The paper proposes a data augmentation method for time series prediction. The paper focuses on augmenting "marginal samples" which are samples that has high prediction variance across a variety of different prediction models. The paper then propose a generative approach using V-MAEs to augment the marginal samples and to train the generative model via a reinforcement learning approach.

优点

  • The paper proposes a interesting perspective on data augmentation by focusing entirely on high prediction variance samples.
  • The paper is generally well written and the methods and results are presented well.

缺点

  • In the Related Works section, the paper presents other generative based and RL-based methods for time-series data augementation yet only compares their proposed method with the Gaussian noise augmentor. It would be nice to see more baseline comparisons (at least one each from generative based and RL-based methods).
  • It is not super convincing that augmenting only marginal samples results in consistantly significant improvements for the prediction model, as most of the results presented in Table 2 having a <5% improvement with the augmented data, with the biggest improvement coming from the basic Transformer model.
  • Moreover, it is not entirely clear that AutoTSAug is able to consistantly morph the marginal samples into samples that exhibit lower prediction variance in the model zoo.

问题

  • Are the marginal samples consistant across different training instances of the same model?
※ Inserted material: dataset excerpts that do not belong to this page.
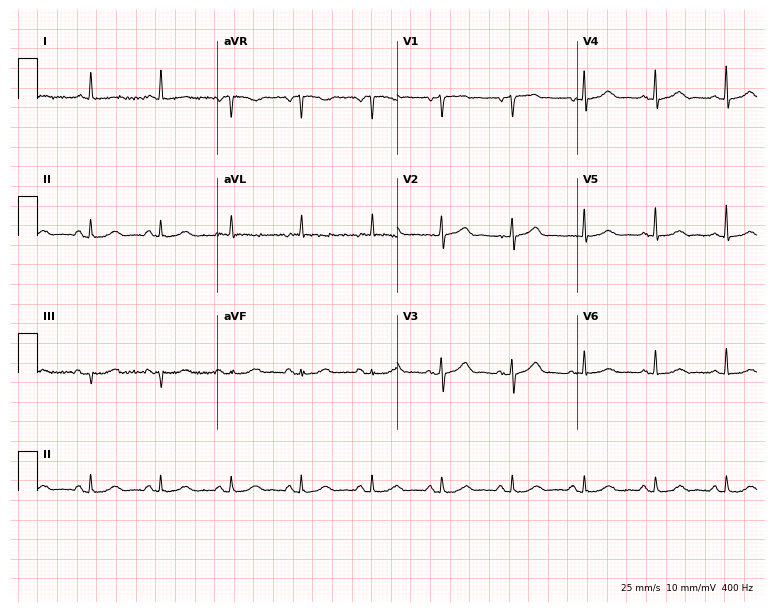
Resting 12-lead electrocardiogram (7.3-second recording at 400 Hz). Patient: a 77-year-old woman. Read as a normal ECG.
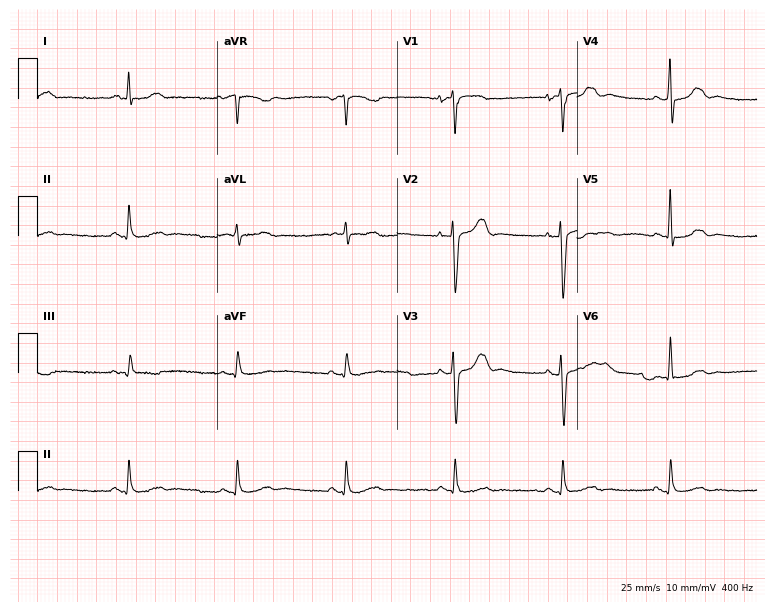
12-lead ECG (7.3-second recording at 400 Hz) from a 77-year-old man. Screened for six findings — first-degree AV block, right bundle branch block, left bundle branch block, sinus bradycardia, atrial fibrillation, sinus tachycardia — none is recorded.
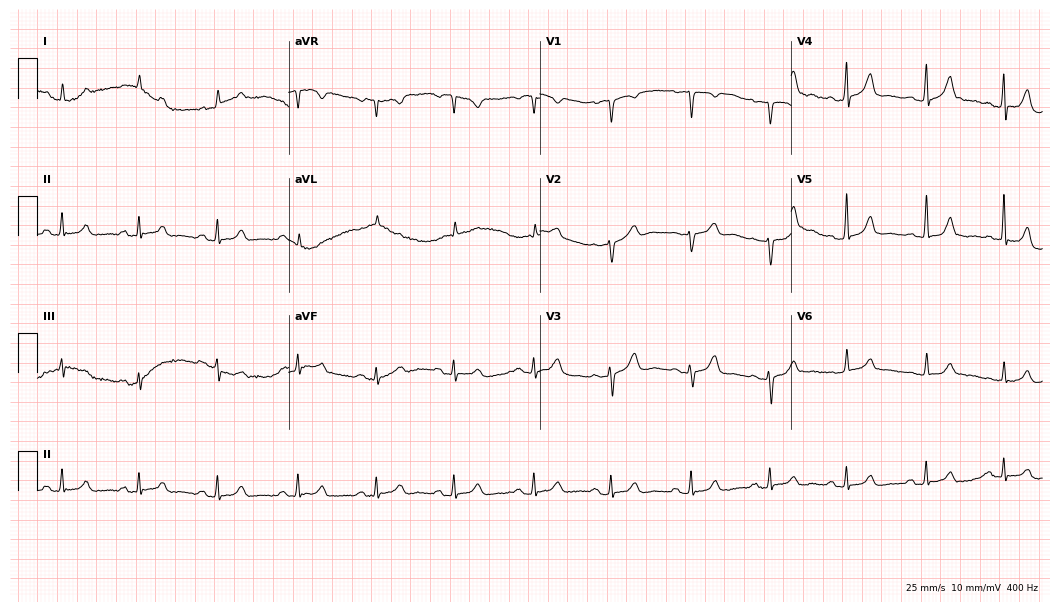
12-lead ECG (10.2-second recording at 400 Hz) from a 62-year-old female patient. Labelled as a normal ECG.
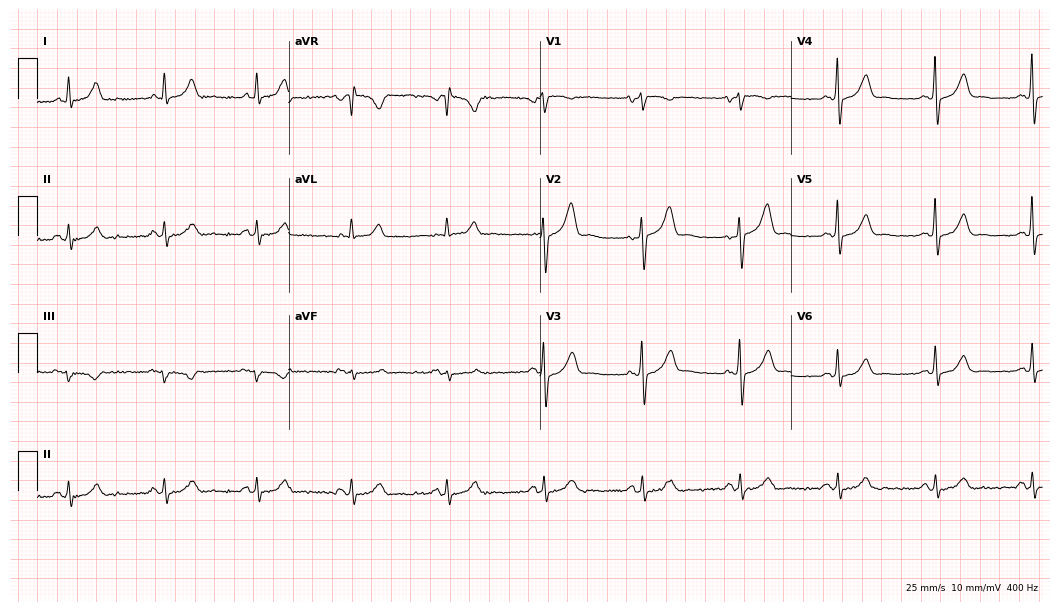
Resting 12-lead electrocardiogram (10.2-second recording at 400 Hz). Patient: a male, 66 years old. None of these six findings is recorded: first-degree AV block, right bundle branch block, left bundle branch block, sinus bradycardia, atrial fibrillation, sinus tachycardia.
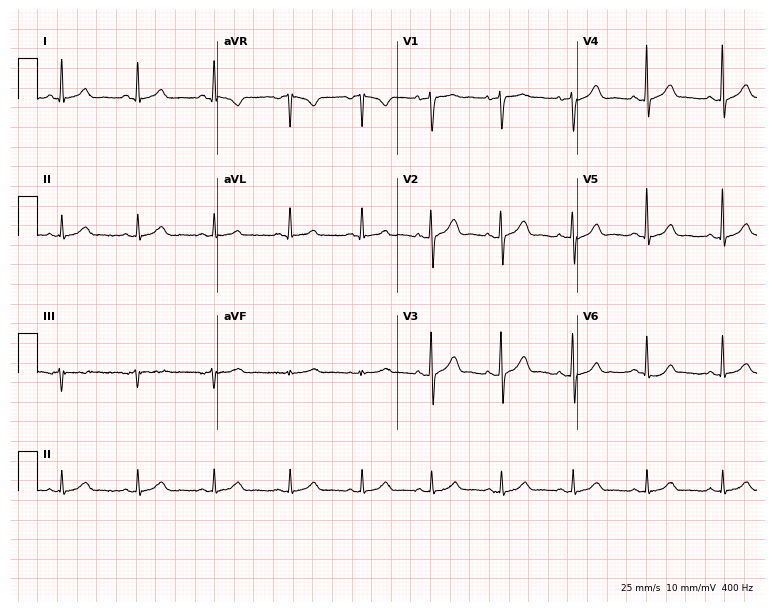
Resting 12-lead electrocardiogram. Patient: a 37-year-old male. None of these six findings is recorded: first-degree AV block, right bundle branch block, left bundle branch block, sinus bradycardia, atrial fibrillation, sinus tachycardia. Findings outside these six are not listed.
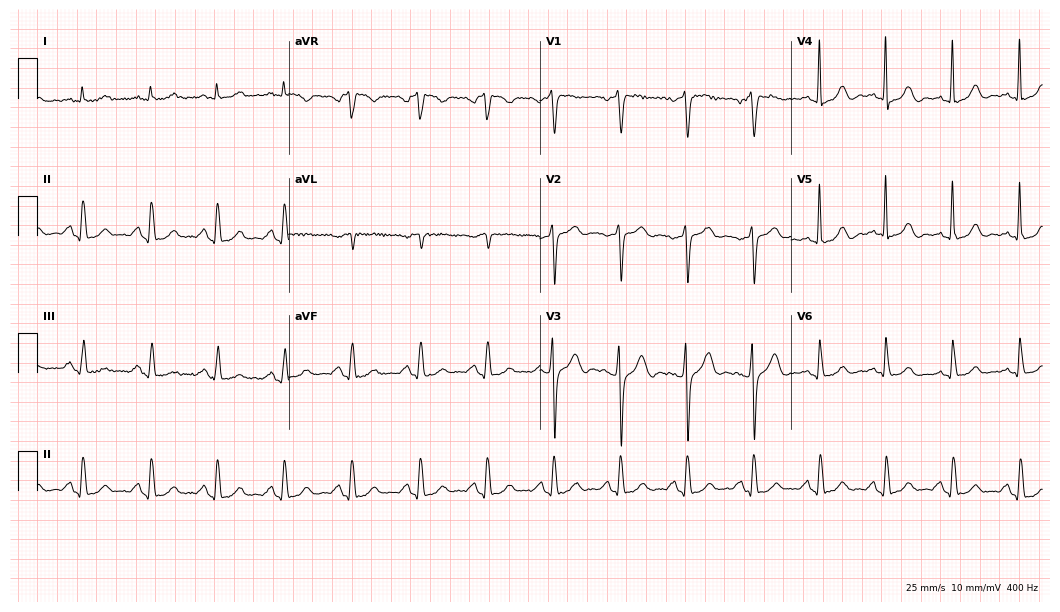
12-lead ECG from a male, 77 years old. Recorded interpretation: within normal limits.
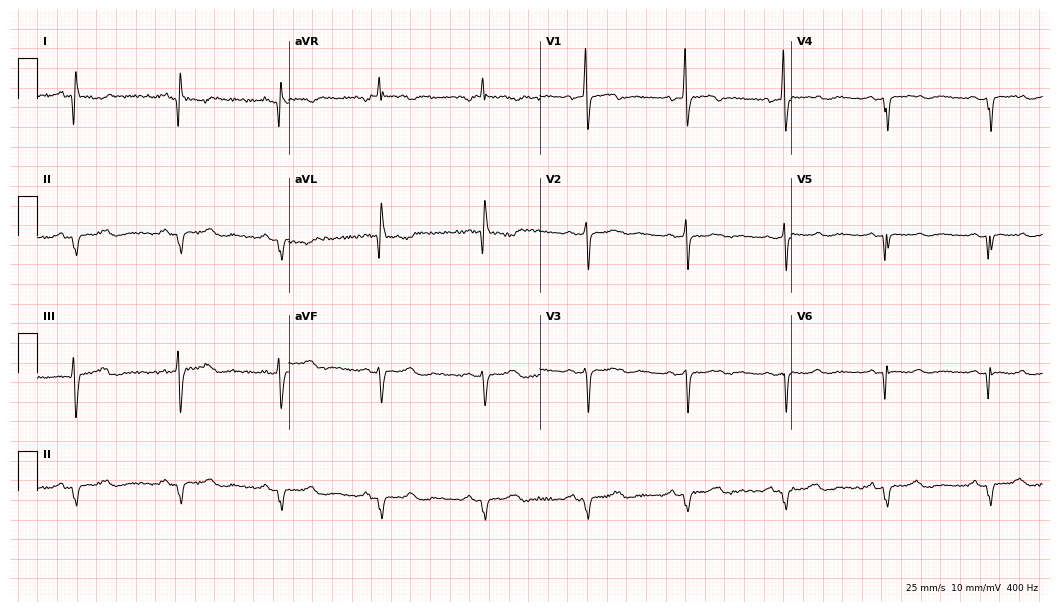
12-lead ECG from a woman, 75 years old (10.2-second recording at 400 Hz). No first-degree AV block, right bundle branch block, left bundle branch block, sinus bradycardia, atrial fibrillation or sinus tachycardia recorded for this tracing.

E.g. if the model zoo is initialized with different parameters or trained with different hyperparameters does it affect which samples are considered marginal?
  • Since the paper proposes an RL based training approach, does the proposed method use a multi-step training approach where the initial recontruction is fed into the encoder as the new "state" and policy model would then further augment the sample. Or do the proposed method use a single step approach and if so is that enough to significantly modify the samples towards the reward function?
撤稿通知

I have read and agree with the venue's withdrawal policy on behalf of myself and my co-authors.